Task prompt –
Output only the lines below from the one holding "R17 | 95 | 80" down to the one holding "98.189 | 81.092 |", both end lines included and every picture dropped.

Stored entries –
..........

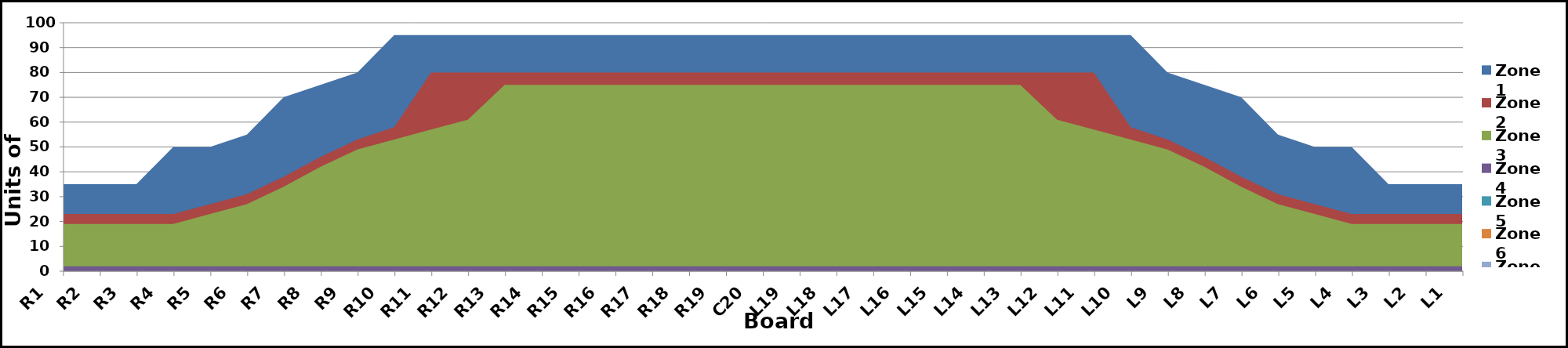
| Category | Zone 1 | Zone 2 | Zone 3 | Zone 4 | Zone 5 | Zone 6 | Zone 7 | Zone 8 |
|---|---|---|---|---|---|---|---|---|
| L1 | 35 | 23 | 19 | 2 | 0 |  |  |  |
| L2 | 35 | 23 | 19 | 2 | 0 |  |  |  |
| L3 | 35 | 23 | 19 | 2 | 0 |  |  |  |
| L4 | 50 | 23 | 19 | 2 | 0 |  |  |  |
| L5 | 50 | 27 | 23 | 2 | 0 |  |  |  |
| L6 | 55 | 31 | 27 | 2 | 0 |  |  |  |
| L7 | 70 | 38 | 34 | 2 | 0 |  |  |  |
| L8 | 75 | 46 | 42 | 2 | 0 |  |  |  |
| L9 | 80 | 53 | 49 | 2 | 0 |  |  |  |
| L10 | 95 | 58 | 53 | 2 | 0 |  |  |  |
| L11 | 95 | 80 | 57 | 2 | 0 |  |  |  |
| L12 | 95 | 80 | 61 | 2 | 0 |  |  |  |
| L13 | 95 | 80 | 75 | 2 | 0 |  |  |  |
| L14 | 95 | 80 | 75 | 2 | 0 |  |  |  |
| L15 | 95 | 80 | 75 | 2 | 0 |  |  |  |
| L16 | 95 | 80 | 75 | 2 | 0 |  |  |  |
| L17 | 95 | 80 | 75 | 2 | 0 |  |  |  |
| L18 | 95 | 80 | 75 | 2 | 0 |  |  |  |
| L19 | 95 | 80 | 75 | 2 | 0 |  |  |  |
| C20 | 95 | 80 | 75 | 2 | 0 |  |  |  |
| R19 | 95 | 80 | 75 | 2 | 0 |  |  |  |
| R18 | 95 | 80 | 75 | 2 | 0 |  |  |  |
| R17 | 95 | 80 | 75 | 2 | 0 |  |  |  |
| R16 | 95 | 80 | 75 | 2 | 0 |  |  |  |
| R15 | 95 | 80 | 75 | 2 | 0 |  |  |  |
| R14 | 95 | 80 | 75 | 2 | 0 |  |  |  |
| R13 | 95 | 80 | 75 | 2 | 0 |  |  |  |
| R12 | 95 | 80 | 61 | 2 | 0 |  |  |  |
| R11 | 95 | 80 | 57 | 2 | 0 |  |  |  |
| R10 | 95 | 58 | 53 | 2 | 0 |  |  |  |
| R9 | 80 | 53 | 49 | 2 | 0 |  |  |  |
| R8 | 75 | 46 | 42 | 2 | 0 |  |  |  |
| R7 | 70 | 38 | 34 | 2 | 0 |  |  |  |
| R6 | 55 | 31 | 27 | 2 | 0 |  |  |  |
| R5 | 50 | 27 | 23 | 2 | 0 |  |  |  |
| R4 | 50 | 23 | 19 | 2 | 0 |  |  |  |
| R3 | 35 | 23 | 19 | 2 | 0 |  |  |  |
| R2 | 35 | 23 | 19 | 2 | 0 |  |  |  |
| R1 | 35 | 23 | 19 | 2 | 0 |  |  |  |
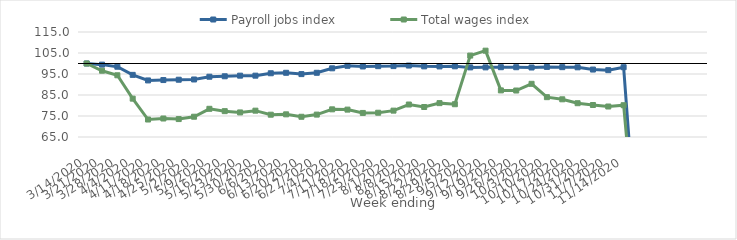
| Category | Payroll jobs index | Total wages index |
|---|---|---|
| 14/03/2020 | 100 | 100 |
| 21/03/2020 | 99.461 | 96.556 |
| 28/03/2020 | 98.462 | 94.397 |
| 04/04/2020 | 94.591 | 83.264 |
| 11/04/2020 | 91.938 | 73.323 |
| 18/04/2020 | 92.12 | 73.805 |
| 25/04/2020 | 92.275 | 73.535 |
| 02/05/2020 | 92.391 | 74.651 |
| 09/05/2020 | 93.7 | 78.424 |
| 16/05/2020 | 93.914 | 77.308 |
| 23/05/2020 | 94.21 | 76.704 |
| 30/05/2020 | 94.209 | 77.545 |
| 06/06/2020 | 95.35 | 75.618 |
| 13/06/2020 | 95.578 | 75.796 |
| 20/06/2020 | 94.949 | 74.635 |
| 27/06/2020 | 95.574 | 75.669 |
| 04/07/2020 | 97.707 | 78.174 |
| 11/07/2020 | 98.9 | 78.038 |
| 18/07/2020 | 98.584 | 76.452 |
| 25/07/2020 | 98.73 | 76.555 |
| 01/08/2020 | 98.767 | 77.559 |
| 08/08/2020 | 99.02 | 80.471 |
| 15/08/2020 | 98.635 | 79.286 |
| 22/08/2020 | 98.616 | 81.126 |
| 29/08/2020 | 98.666 | 80.606 |
| 05/09/2020 | 98.15 | 103.766 |
| 12/09/2020 | 98.16 | 106.104 |
| 19/09/2020 | 98.235 | 87.189 |
| 26/09/2020 | 98.225 | 87.131 |
| 03/10/2020 | 98.089 | 90.322 |
| 10/10/2020 | 98.364 | 83.971 |
| 17/10/2020 | 98.253 | 82.951 |
| 24/10/2020 | 98.189 | 81.092 |
| 31/10/2020 | 97.12 | 80.234 |
| 07/11/2020 | 96.826 | 79.516 |
| 14/11/2020 | 98.232 | 80.136 |
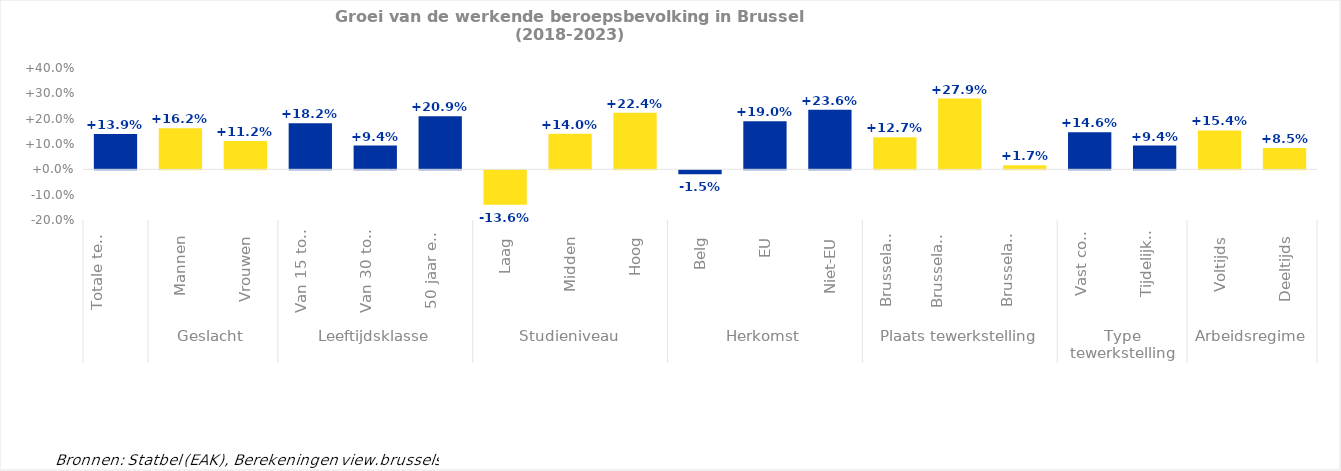
| Category | % |
|---|---|
| 0 | 0.139 |
| 1 | 0.162 |
| 2 | 0.112 |
| 3 | 0.182 |
| 4 | 0.094 |
| 5 | 0.209 |
| 6 | -0.136 |
| 7 | 0.14 |
| 8 | 0.224 |
| 9 | -0.015 |
| 10 | 0.19 |
| 11 | 0.236 |
| 12 | 0.127 |
| 13 | 0.279 |
| 14 | 0.017 |
| 15 | 0.146 |
| 16 | 0.094 |
| 17 | 0.154 |
| 18 | 0.085 |
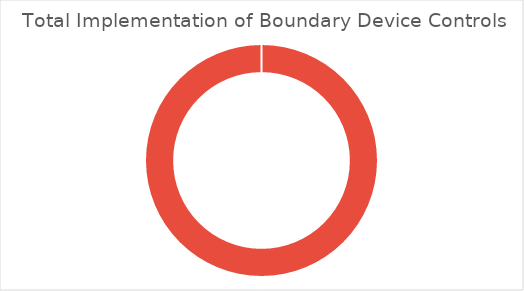
| Category | Series 0 |
|---|---|
| 0 | 0 |
| 1 | 1 |
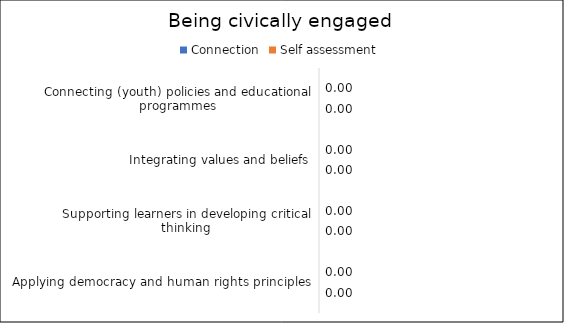
| Category | Connection | Self assessment |
|---|---|---|
| Connecting (youth) policies and educational programmes | 0 | 0 |
| Integrating values and beliefs | 0 | 0 |
| Supporting learners in developing critical thinking | 0 | 0 |
| Applying democracy and human rights principles | 0 | 0 |
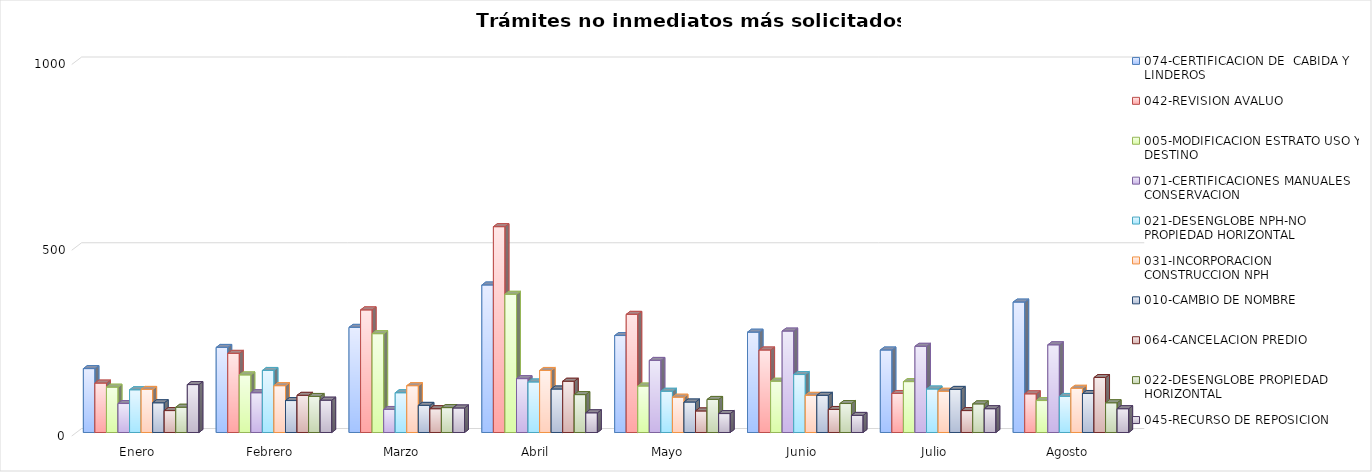
| Category | 074-CERTIFICACION DE  CABIDA Y LINDEROS  | 042-REVISION AVALUO | 005-MODIFICACION ESTRATO USO Y DESTINO | 071-CERTIFICACIONES MANUALES CONSERVACION | 021-DESENGLOBE NPH-NO PROPIEDAD HORIZONTAL | 031-INCORPORACION CONSTRUCCION NPH | 010-CAMBIO DE NOMBRE | 064-CANCELACION PREDIO | 022-DESENGLOBE PROPIEDAD HORIZONTAL | 045-RECURSO DE REPOSICION |
|---|---|---|---|---|---|---|---|---|---|---|
| Enero | 172 | 133 | 122 | 78 | 115 | 116 | 80 | 59 | 68 | 129 |
| Febrero | 229 | 213 | 155 | 107 | 167 | 126 | 86 | 100 | 97 | 87 |
| Marzo | 283 | 330 | 266 | 62 | 107 | 126 | 73 | 64 | 67 | 66 |
| Abril | 397 | 554 | 372 | 145 | 136 | 167 | 117 | 138 | 102 | 53 |
| Mayo | 261 | 318 | 125 | 194 | 111 | 95 | 82 | 58 | 89 | 51 |
| Junio | 270 | 222 | 138 | 273 | 156 | 100 | 100 | 62 | 78 | 46 |
| Julio | 222 | 105 | 137 | 232 | 117 | 111 | 116 | 59 | 77 | 64 |
| Agosto | 351 | 104 | 86 | 236 | 97 | 119 | 105 | 148 | 80 | 64 |
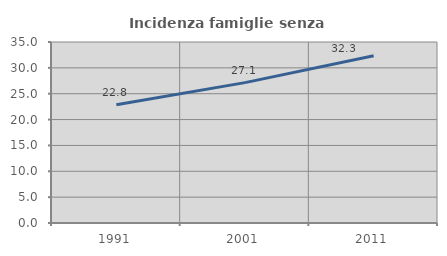
| Category | Incidenza famiglie senza nuclei |
|---|---|
| 1991.0 | 22.849 |
| 2001.0 | 27.143 |
| 2011.0 | 32.327 |
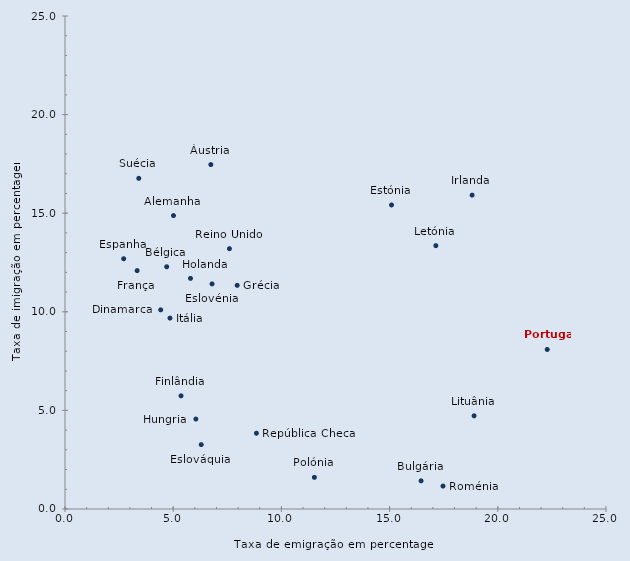
| Category | Series 0 |
|---|---|
| 5.0136125270321825 | 14.879 |
| 6.739097716378535 | 17.466 |
| 4.699362573890239 | 12.284 |
| 16.45349714613876 | 1.428 |
| 4.421792526866347 | 10.099 |
| 6.295682954994031 | 3.265 |
| 6.795077788622732 | 11.413 |
| 2.712397910580007 | 12.69 |
| 15.088247528871104 | 15.416 |
| 5.36166631264676 | 5.74 |
| 3.3325001985780185 | 12.088 |
| 7.956855086763873 | 11.342 |
| 5.798748107008307 | 11.696 |
| 6.047038144913513 | 4.562 |
| 18.812596446811483 | 15.917 |
| 4.851231280943401 | 9.681 |
| 17.136639731073743 | 13.353 |
| 18.903524695100238 | 4.726 |
| 11.524429556419989 | 1.604 |
| 22.28371883020382 | 8.09 |
| 7.598545085041816 | 13.201 |
| 8.845352818398537 | 3.842 |
| 17.467384581384636 | 1.163 |
| 3.4094843603295333 | 16.768 |
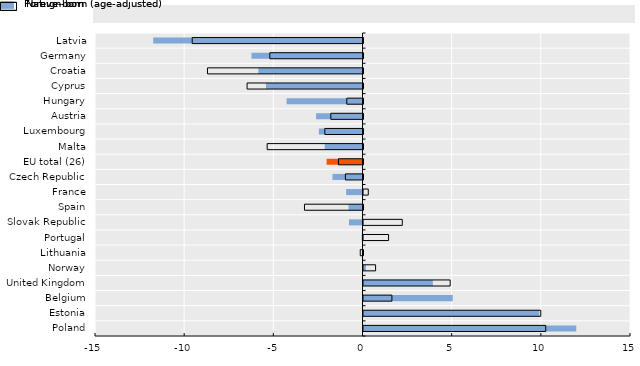
| Category | Foreign-born (age-adjusted) | Native-born |
|---|---|---|
| Poland | 11.931 | 10.219 |
| Estonia | 9.86 | 9.941 |
| Belgium | 5.005 | 1.593 |
| United Kingdom | 3.888 | 4.86 |
| Norway | 0.136 | 0.679 |
| Lithuania | -0.012 | -0.154 |
| Portugal | -0.05 | 1.405 |
| Slovak Republic | -0.758 | 2.175 |
| Spain | -0.781 | -3.281 |
| France | -0.919 | 0.268 |
| Czech Republic | -1.686 | -0.988 |
| EU total (26) | -2.013 | -1.376 |
| Malta | -2.12 | -5.374 |
| Luxembourg | -2.448 | -2.141 |
| Austria | -2.604 | -1.805 |
| Hungary | -4.257 | -0.909 |
| Cyprus | -5.413 | -6.5 |
| Croatia | -5.839 | -8.721 |
| Germany | -6.228 | -5.224 |
| Latvia | -11.735 | -9.578 |

..........

Problem solution –
| R17 | 95 | 80 | 75 | 2 | 0 |  |  |  |
| R16 | 95 | 80 | 75 | 2 | 0 |  |  |  |
| R15 | 95 | 80 | 75 | 2 | 0 |  |  |  |
| R14 | 95 | 80 | 75 | 2 | 0 |  |  |  |
| R13 | 95 | 80 | 75 | 2 | 0 |  |  |  |
| R12 | 95 | 80 | 61 | 2 | 0 |  |  |  |
| R11 | 95 | 80 | 57 | 2 | 0 |  |  |  |
| R10 | 95 | 58 | 53 | 2 | 0 |  |  |  |
| R9 | 80 | 53 | 49 | 2 | 0 |  |  |  |
| R8 | 75 | 46 | 42 | 2 | 0 |  |  |  |
| R7 | 70 | 38 | 34 | 2 | 0 |  |  |  |
| R6 | 55 | 31 | 27 | 2 | 0 |  |  |  |
| R5 | 50 | 27 | 23 | 2 | 0 |  |  |  |
| R4 | 50 | 23 | 19 | 2 | 0 |  |  |  |
| R3 | 35 | 23 | 19 | 2 | 0 |  |  |  |
| R2 | 35 | 23 | 19 | 2 | 0 |  |  |  |
| R1 | 35 | 23 | 19 | 2 | 0 |  |  |  |
| Category | Payroll jobs index | Total wages index |
|---|---|---|
| 14/03/2020 | 100 | 100 |
| 21/03/2020 | 99.461 | 96.556 |
| 28/03/2020 | 98.462 | 94.397 |
| 04/04/2020 | 94.591 | 83.264 |
| 11/04/2020 | 91.938 | 73.323 |
| 18/04/2020 | 92.12 | 73.805 |
| 25/04/2020 | 92.275 | 73.535 |
| 02/05/2020 | 92.391 | 74.651 |
| 09/05/2020 | 93.7 | 78.424 |
| 16/05/2020 | 93.914 | 77.308 |
| 23/05/2020 | 94.21 | 76.704 |
| 30/05/2020 | 94.209 | 77.545 |
| 06/06/2020 | 95.35 | 75.618 |
| 13/06/2020 | 95.578 | 75.796 |
| 20/06/2020 | 94.949 | 74.635 |
| 27/06/2020 | 95.574 | 75.669 |
| 04/07/2020 | 97.707 | 78.174 |
| 11/07/2020 | 98.9 | 78.038 |
| 18/07/2020 | 98.584 | 76.452 |
| 25/07/2020 | 98.73 | 76.555 |
| 01/08/2020 | 98.767 | 77.559 |
| 08/08/2020 | 99.02 | 80.471 |
| 15/08/2020 | 98.635 | 79.286 |
| 22/08/2020 | 98.616 | 81.126 |
| 29/08/2020 | 98.666 | 80.606 |
| 05/09/2020 | 98.15 | 103.766 |
| 12/09/2020 | 98.16 | 106.104 |
| 19/09/2020 | 98.235 | 87.189 |
| 26/09/2020 | 98.225 | 87.131 |
| 03/10/2020 | 98.089 | 90.322 |
| 10/10/2020 | 98.364 | 83.971 |
| 17/10/2020 | 98.253 | 82.951 |
| 24/10/2020 | 98.189 | 81.092 |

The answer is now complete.